Keeping them in one repository forced tight coupling: breaking changes in the pipeline churned the paper repo; retraining pinned the pipeline version. Splitting them lets each evolve independently and keeps the model repo citable.

Decision

Two repositories, one pipeline architecture.

  • ebrm — model, training loop, paper reference, Hugging Face release.
  • ebrm-system (this repo) — installable pipeline with the following six layers, each behind a typing.Protocol:

  • Intent / difficulty classifier → emits IntentPrediction with suggested Langevin steps, restarts, and trace count.

  • Hierarchical latent reasoner → inner latent-thought loop (Coconut-inspired). Swappable with any nn.Module.
  • Adaptive Langevin → test-time compute scaled by difficulty; K parallel traces.
  • Process reward model → stepwise energy → per-trace confidence.
  • External verifier bridgeSymPyVerifier, ExecVerifier (sandboxed subprocess), RegexVerifier, composed via VerifierChain that short-circuits on rejection.
  • Self-consistency voterSelfConsistencyVoter with uniform | confidence | inverse_energy weighting and exact / numeric bucketing.

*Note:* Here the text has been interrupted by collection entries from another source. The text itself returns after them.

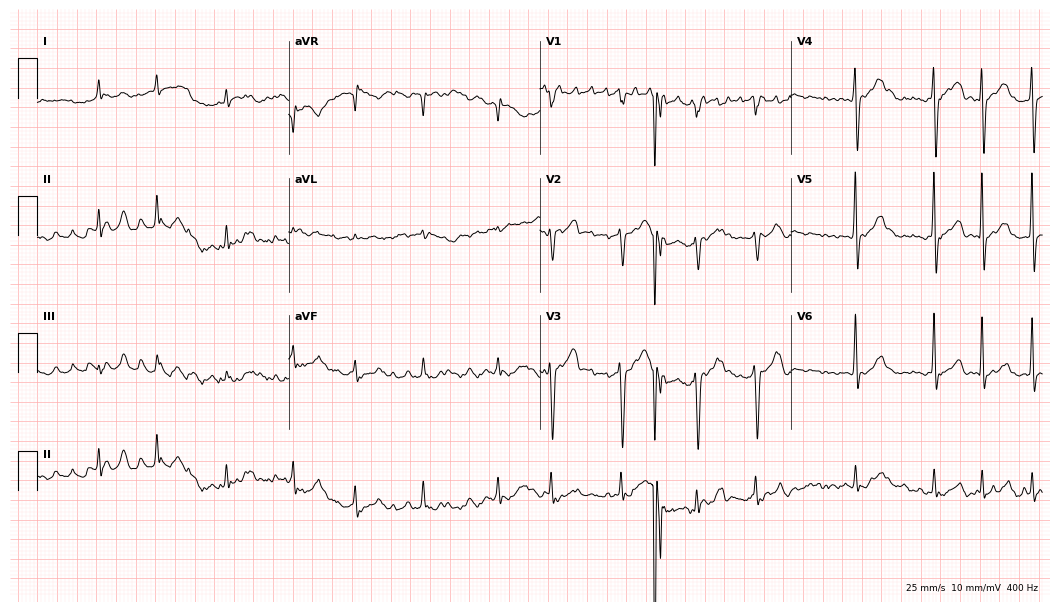
Resting 12-lead electrocardiogram (10.2-second recording at 400 Hz). Patient: a male, 79 years old. The tracing shows atrial fibrillation.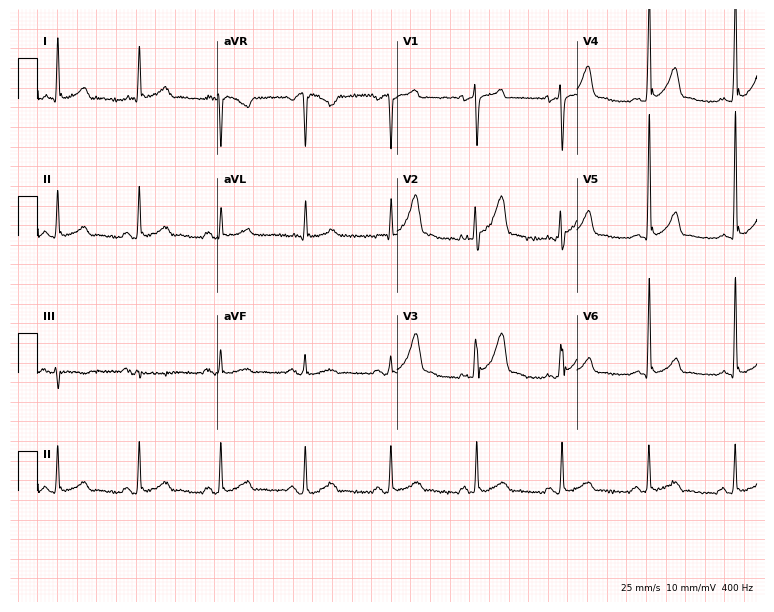
Electrocardiogram, a 45-year-old male. Of the six screened findings (first-degree AV block, right bundle branch block (RBBB), left bundle branch block (LBBB), sinus bradycardia, atrial fibrillation (AF), sinus tachycardia), none is recorded. Findings outside these six are not listed.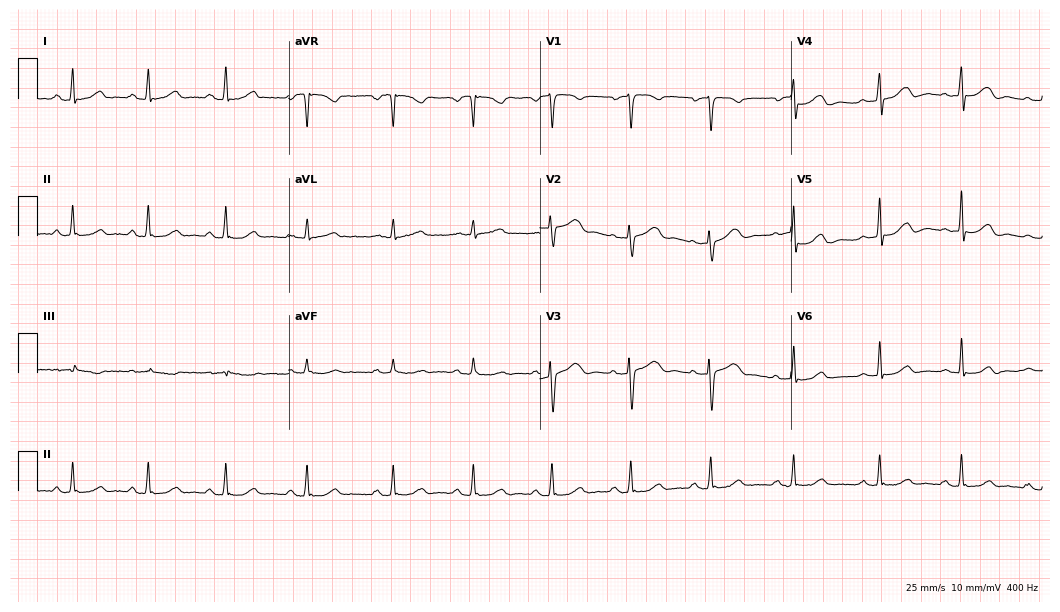
12-lead ECG (10.2-second recording at 400 Hz) from a 39-year-old female patient. Labelled as a normal ECG.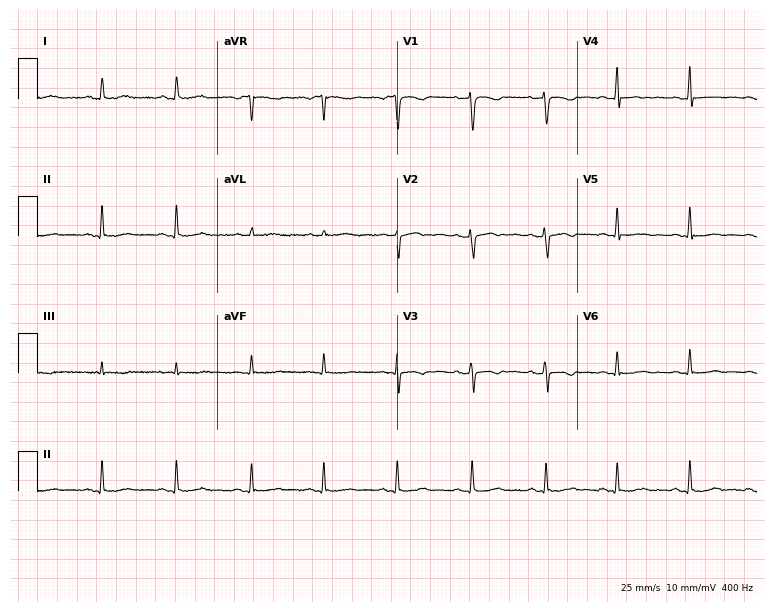
ECG — a 43-year-old female patient. Screened for six findings — first-degree AV block, right bundle branch block, left bundle branch block, sinus bradycardia, atrial fibrillation, sinus tachycardia — none is recorded. Findings outside these six are not listed.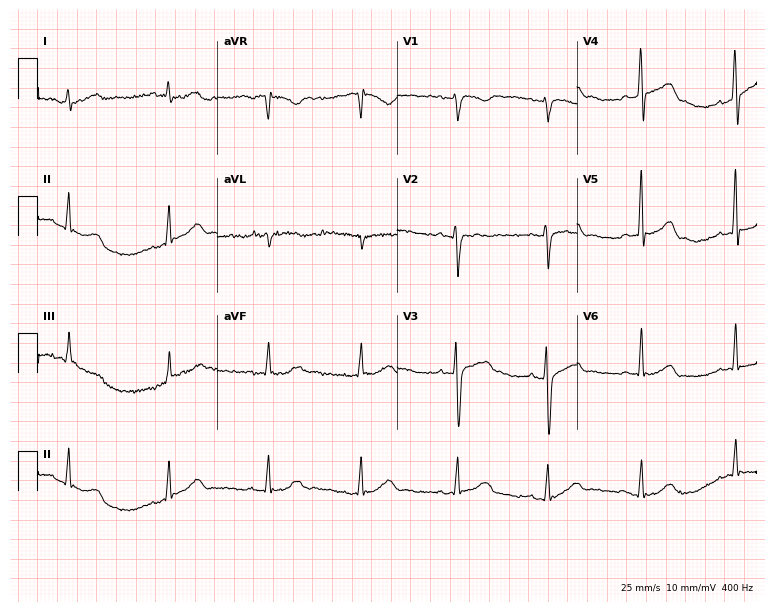
12-lead ECG from a male, 24 years old. Labelled as a normal ECG.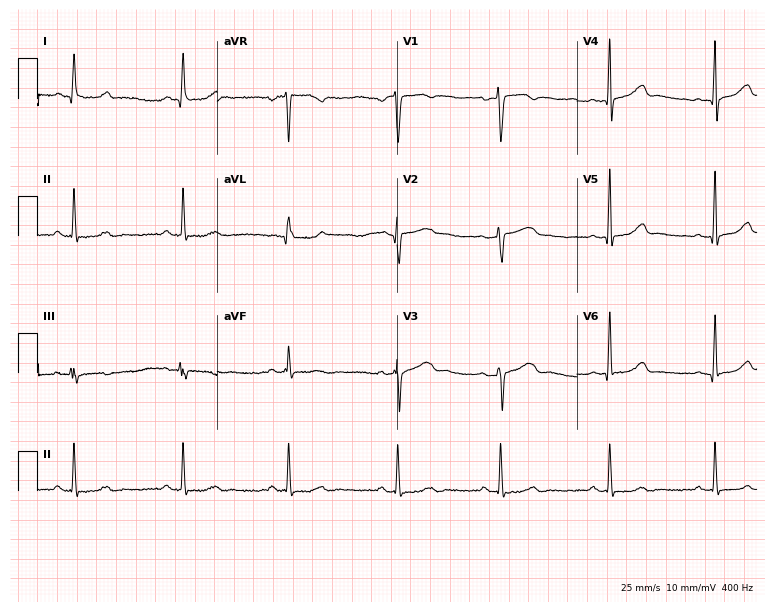
ECG (7.3-second recording at 400 Hz) — a 30-year-old female patient. Screened for six findings — first-degree AV block, right bundle branch block (RBBB), left bundle branch block (LBBB), sinus bradycardia, atrial fibrillation (AF), sinus tachycardia — none is recorded. Only these six findings were labelled.

The pipeline is CPU-testable end-to-end without the model — every layer has a deterministic rule-based / algorithmic implementation so tests don't require GPUs.

Consequences

Positive - Fast CI (no GPU / no model download for 95 % of tests). - Clean citation: paper → model repo; deployment → system repo. - Pipeline can wrap third-party reasoners (Qwen, Llama, DeepSeek) with the same verifier + voting layers. - Each Protocol is independently swappable.

Negative - Two repos to maintain; cross-repo docs must be kept in sync. - The v2 model release must pin a compatible ebrm-system minor version.

Mitigations - Documentation tables show which ebrm-system versions match which ebrm checkpoints. - Pipeline exports a Reasoner Protocol so model implementations can be version-gated at import time.

Alternatives considered

  • Monorepo. Rejected: churn, heavier CI, weaker citability.
  • Ship pipeline as part of model package. Rejected: forces GPU install for users who only want verifiers / voting.
  • No pipeline, only a notebook. Rejected: users cannot pip install a notebook.